Conversation flow: chattiness & interjection¶

How the familiar decides whether and when to speak in a conversation it hasn't been directly addressed in.

The monitor is wired for both text and voice channels. bot.py:on_message routes text messages through familiar.monitor.on_message; subscribe_my_voice debounces Deepgram finals through VoiceLullMonitor and then hands the merged utterance to the same monitor, keyed by voice channel id. On a YES decision, the monitor's on_respond callback dispatches to _run_text_response or _run_voice_response based on whether a voice handler is registered for the channel.

Motivation¶

Two orthogonal controls should govern the familiar's conversational behaviour:

Chattiness — a free-text personality trait that shapes how willing the familiar is to respond. Fed directly into a side-model evaluation prompt. No enum, no tiers — the LLM interprets the personality naturally.
Interjection — a 5-tier enum that controls how patient the familiar is about waiting for a lull before evaluating. Governs the mechanical timing of when the side model is consulted, plus prompt tone.

A third setting, lull timeout, controls how long a gap in messages counts as "the conversation has paused."

Behaviour matrix¶

	Low interjection	High interjection
Reserved chattiness	Speaks rarely, waits for silence	Speaks rarely, but when it does, cuts right in
Eager chattiness	Wants to respond to everything, but waits politely	Won't shut up and talks over people

Why not just the preset?¶

An earlier sketch suggested a "chattiness preset" governing response frequency alone. That misses the character layer: a "moderate" familiar should feel very different depending on who it is. A shy familiar hedges when speaking unprompted; an arrogant one acts like it's doing the room a favour; a curious one opens with a question. The preset governs when it responds; the personality description governs how it feels about responding. This design keeps both: chattiness for personality, interjection for mechanical timing.

Configuration¶

All three settings live in character.toml on CharacterConfig:

aliases = ["aria", "ari"]
chattiness = "Curious and opinionated, but knows when to let others have their moment"
interjection = "average"
text_lull_timeout = 10.0
voice_lull_timeout = 5.0

`aliases: list[str]`¶

Additional names the familiar responds to beyond the familiar_id (the folder name). Used for direct-address detection alongside Discord @mentions.

Default: [] (only the familiar's folder name and @mentions trigger direct address).

`chattiness: str`¶

Free-text personality trait describing the familiar's conversational disposition. Injected verbatim into the side-model evaluation prompt. The LLM decides whether the familiar would want to respond based on this personality, the conversation content, and the trigger context.

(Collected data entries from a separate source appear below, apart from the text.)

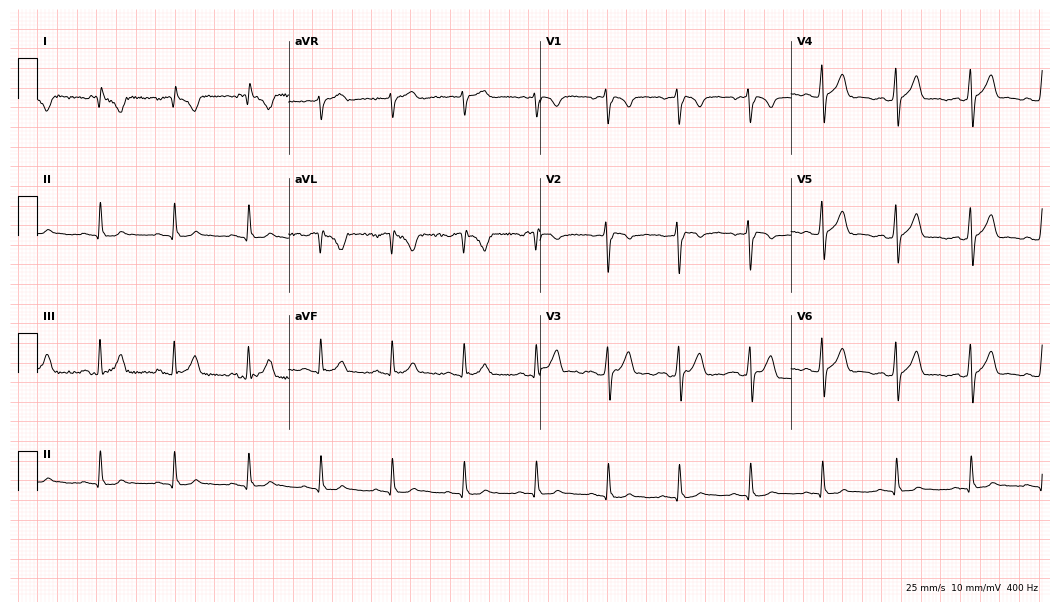
12-lead ECG from a man, 18 years old (10.2-second recording at 400 Hz). No first-degree AV block, right bundle branch block, left bundle branch block, sinus bradycardia, atrial fibrillation or sinus tachycardia recorded for this tracing.
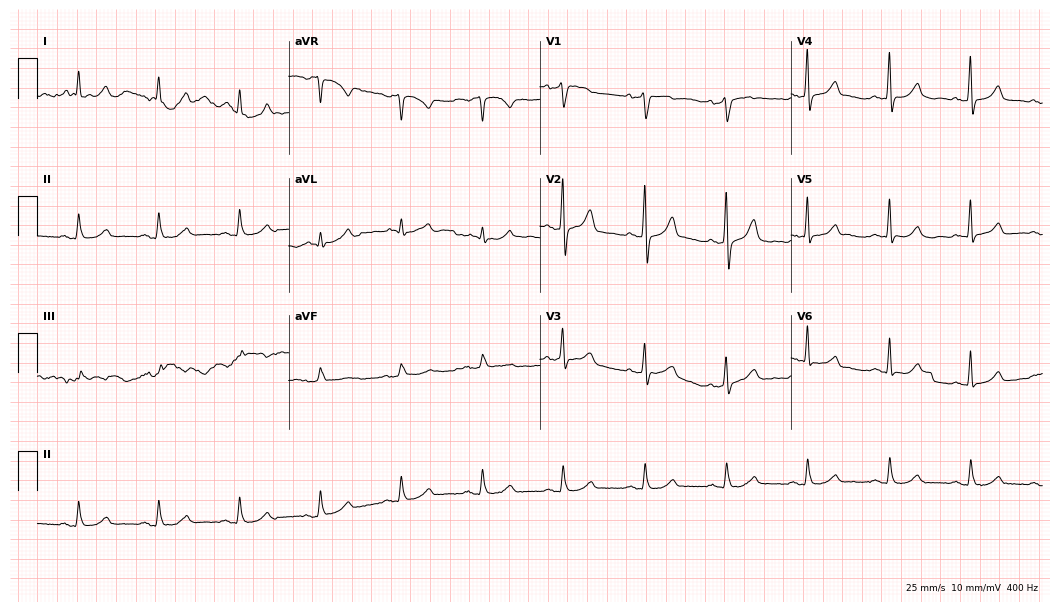
ECG — a 60-year-old male. Labelled as a normal ECG.
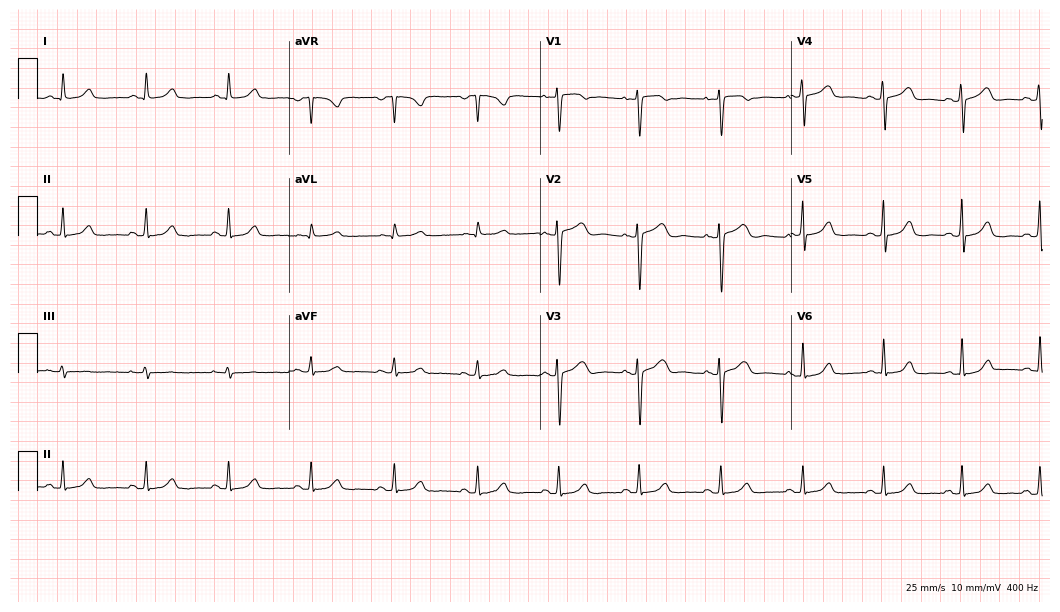
ECG (10.2-second recording at 400 Hz) — a female, 46 years old. Labelled as a normal ECG.
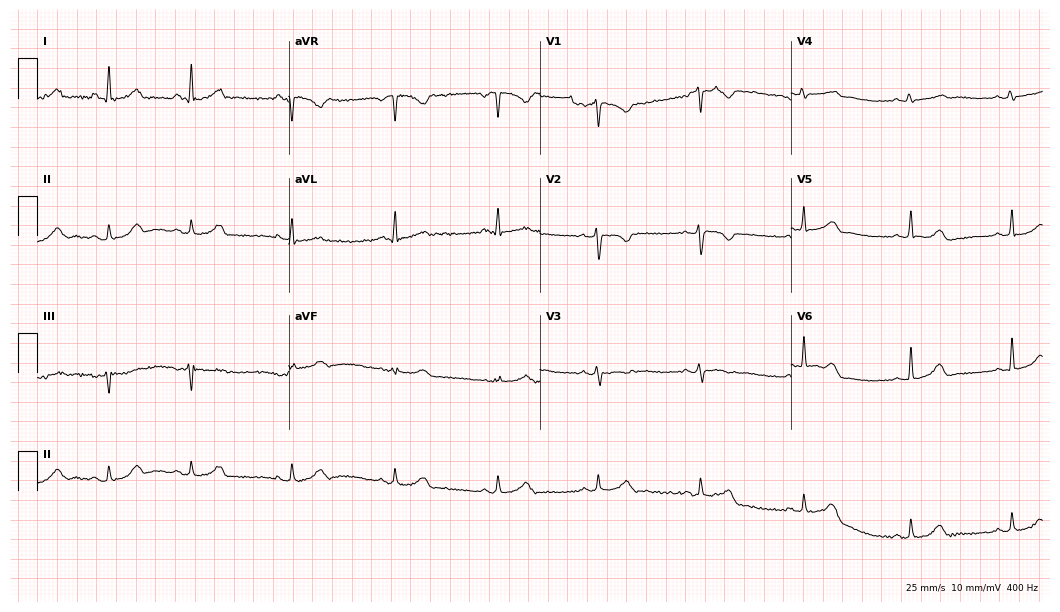
Standard 12-lead ECG recorded from a female patient, 42 years old (10.2-second recording at 400 Hz). Read as a normal ECG.
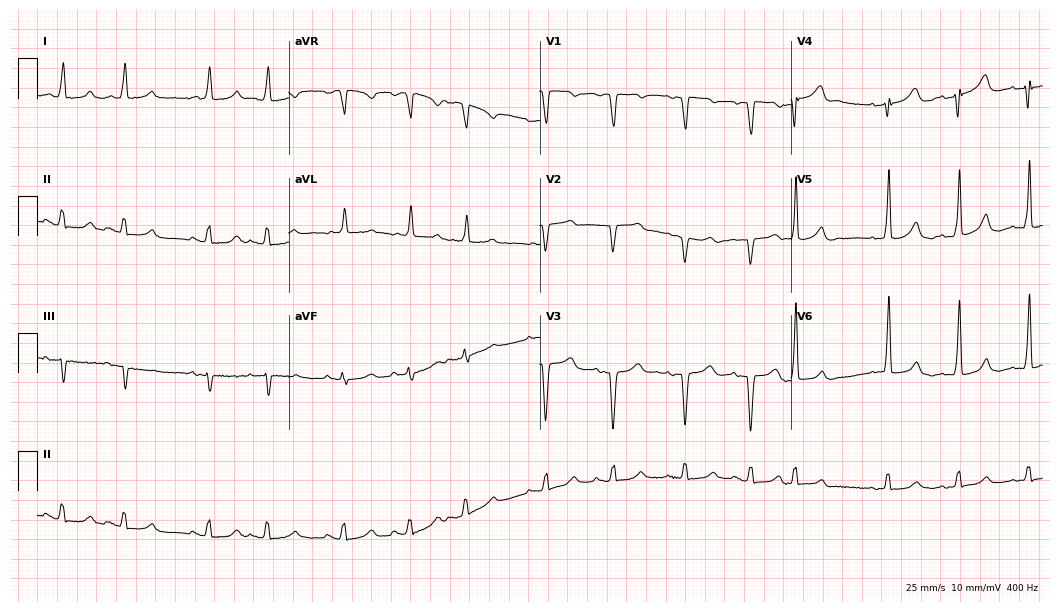
ECG (10.2-second recording at 400 Hz) — a female, 76 years old. Labelled as a normal ECG.

Default: "Balanced — responds when the conversation is relevant".

Examples:

"Shy and reserved, only speaks when they have something truly meaningful to add"
"Curious and opinionated, always has a take on everything"
"Playful and easily excited, loves jumping into conversations about games"

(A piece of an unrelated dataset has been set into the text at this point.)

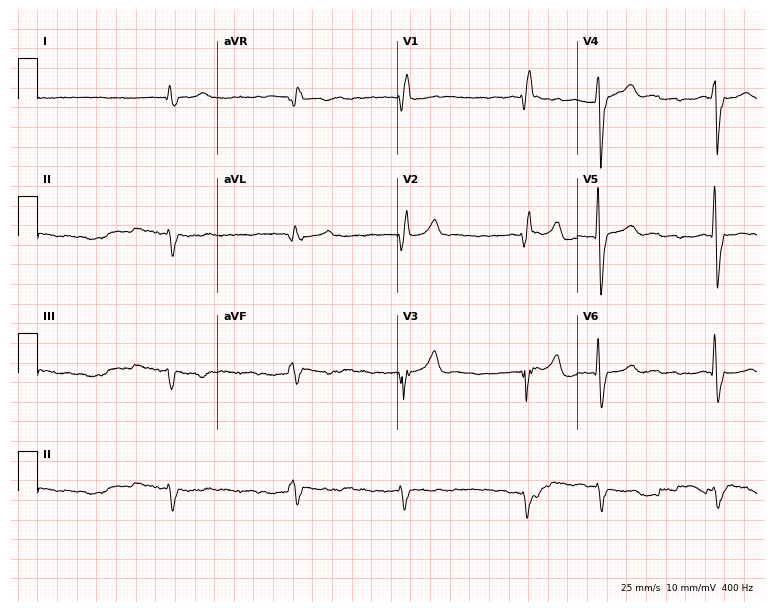
ECG — a male, 79 years old. Findings include right bundle branch block (RBBB), atrial fibrillation (AF).
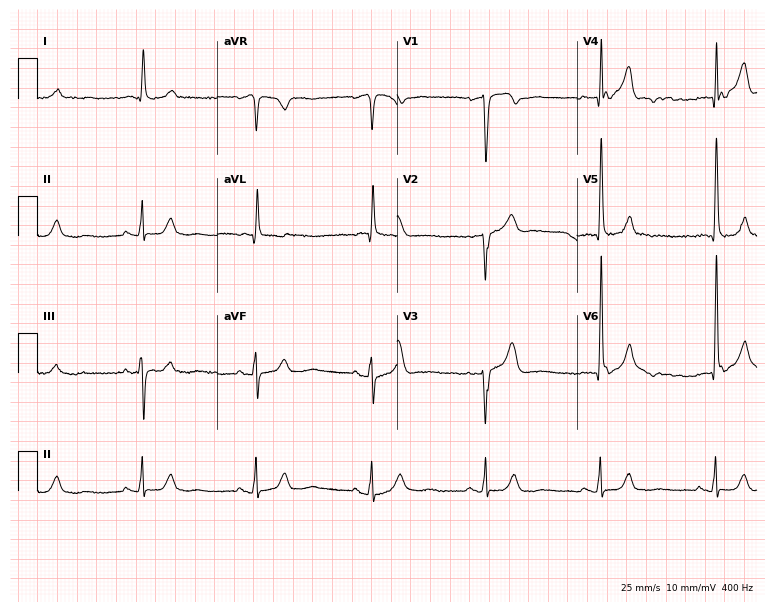
12-lead ECG from an 80-year-old man. No first-degree AV block, right bundle branch block (RBBB), left bundle branch block (LBBB), sinus bradycardia, atrial fibrillation (AF) or sinus tachycardia recorded for this tracing.

`interjection: Interjection`¶

Enum controlling how long the familiar waits before the side model is even consulted during an active conversation. Higher values mean the familiar evaluates sooner and more frequently.

Default: average

Value	Starting interval (messages)
`very_quiet`	15
`quiet`	12
`average`	9
`eager`	6
`very_eager`	3

`text_lull_timeout: float`¶

Seconds of silence on a text channel before the lull evaluation fires. Text-only — the voice path has its own debounce (voice_lull_timeout). Configurable so operators can tune per-familiar.

Default: 10.0

`voice_lull_timeout: float`¶

Seconds of channel-wide silence after which a buffered voice utterance is handed to the response pipeline. Acts as a debounce on Deepgram's per-final transcript stream so the bot only responds once the speaker has actually paused, rather than on every mid-sentence fragment.

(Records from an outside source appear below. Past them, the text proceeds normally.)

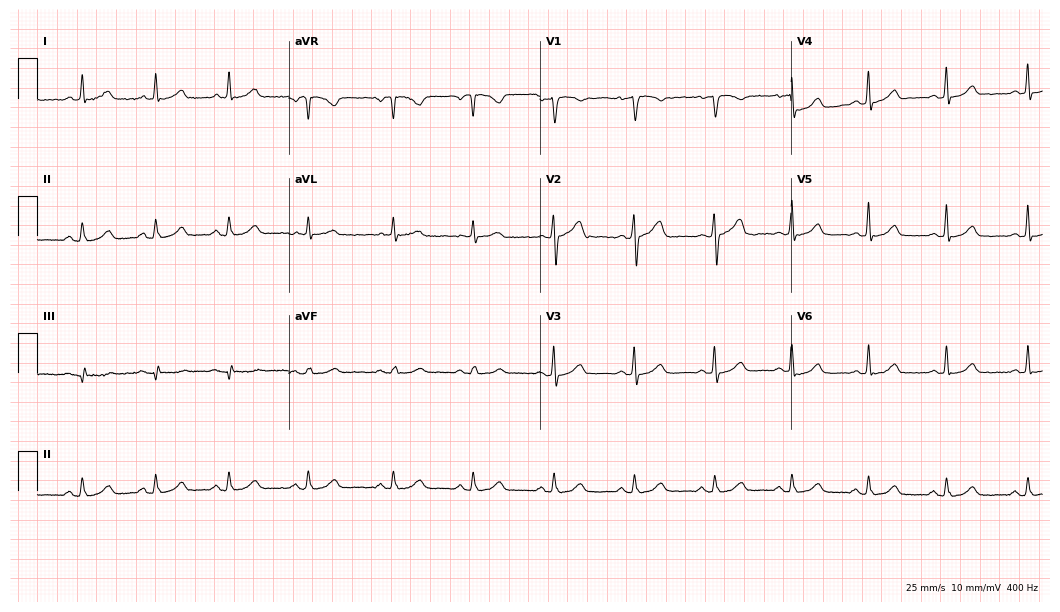
ECG (10.2-second recording at 400 Hz) — a 61-year-old woman. Labelled as a normal ECG.
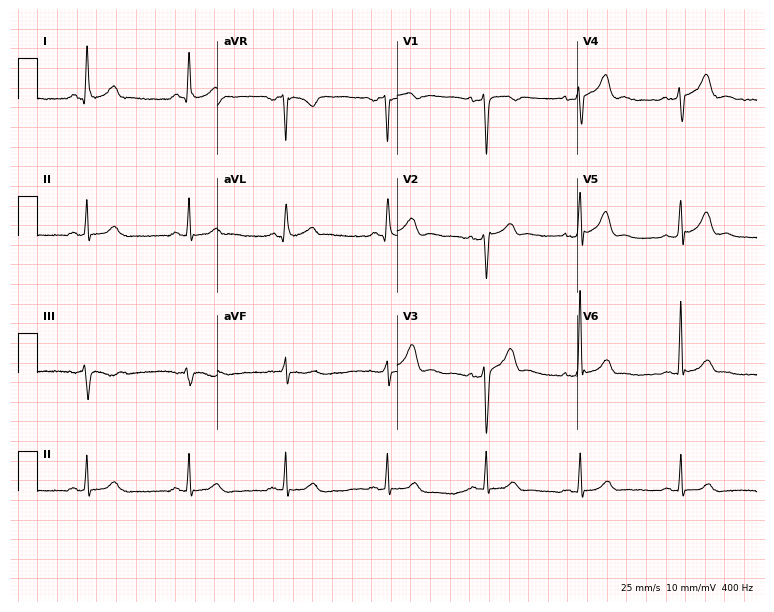
ECG — a 45-year-old male patient. Labelled as a normal ECG.
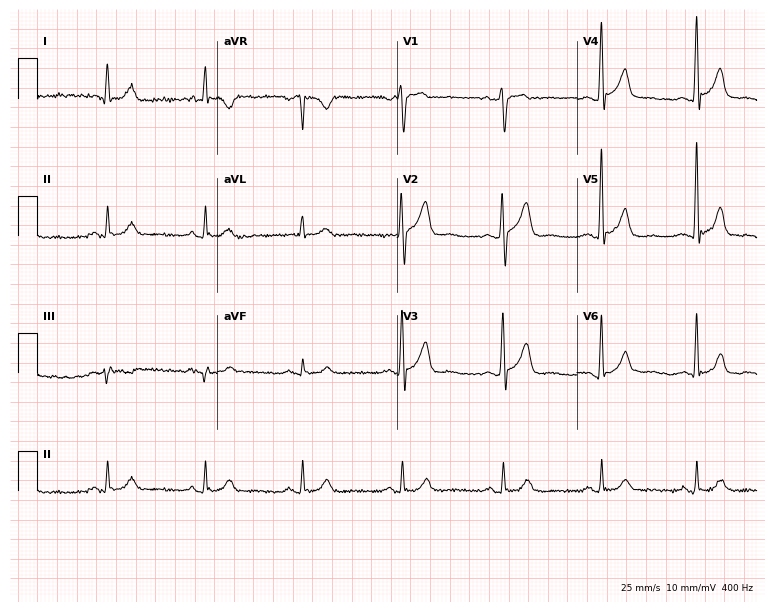
12-lead ECG from a male, 60 years old (7.3-second recording at 400 Hz). No first-degree AV block, right bundle branch block (RBBB), left bundle branch block (LBBB), sinus bradycardia, atrial fibrillation (AF) or sinus tachycardia recorded for this tracing.
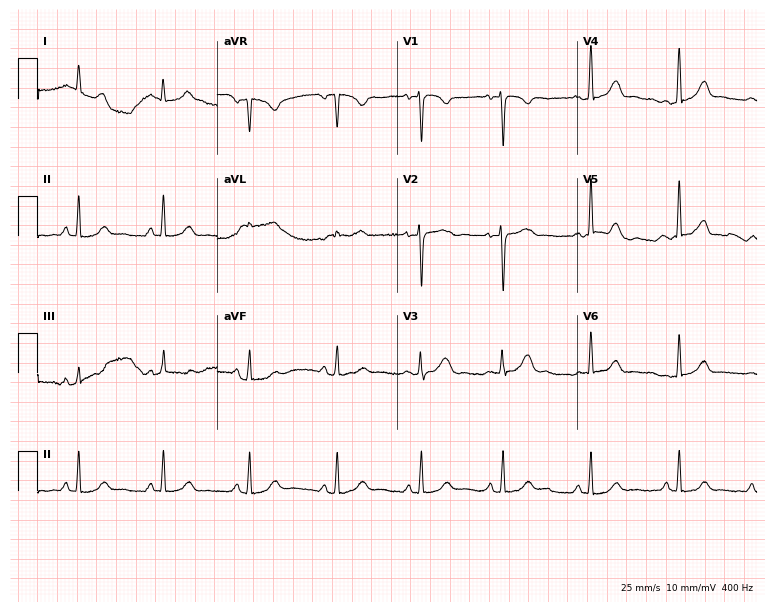
Standard 12-lead ECG recorded from a 35-year-old female. None of these six findings is recorded: first-degree AV block, right bundle branch block, left bundle branch block, sinus bradycardia, atrial fibrillation, sinus tachycardia.

Silence is detected by a client-side wall-clock timer in VoiceLullMonitor (src/familiar_connect/voice_lull.py). The Deepgram stream runs with interim_results=false + endpointing=300 ms, so each Results(is_final=true) from Deepgram is a complete endpointed segment. Every Deepgram event — either a VAD pulse (SpeechStarted) or a final — re-arms the voice_lull_timeout timer; when the channel has been quiet for that long, the buffered finals merge and are handed to ConversationMonitor.on_message as one utterance keyed by the voice channel id and flagged with is_lull_endpoint=True. The lull is intentionally decoupled from both Deepgram UtteranceEnd (unreliable — Deepgram often holds the event for seconds under continuous audio) and from Discord audio-frame arrivals (client-side VAD varies; background noise keeps frames flowing through real silence).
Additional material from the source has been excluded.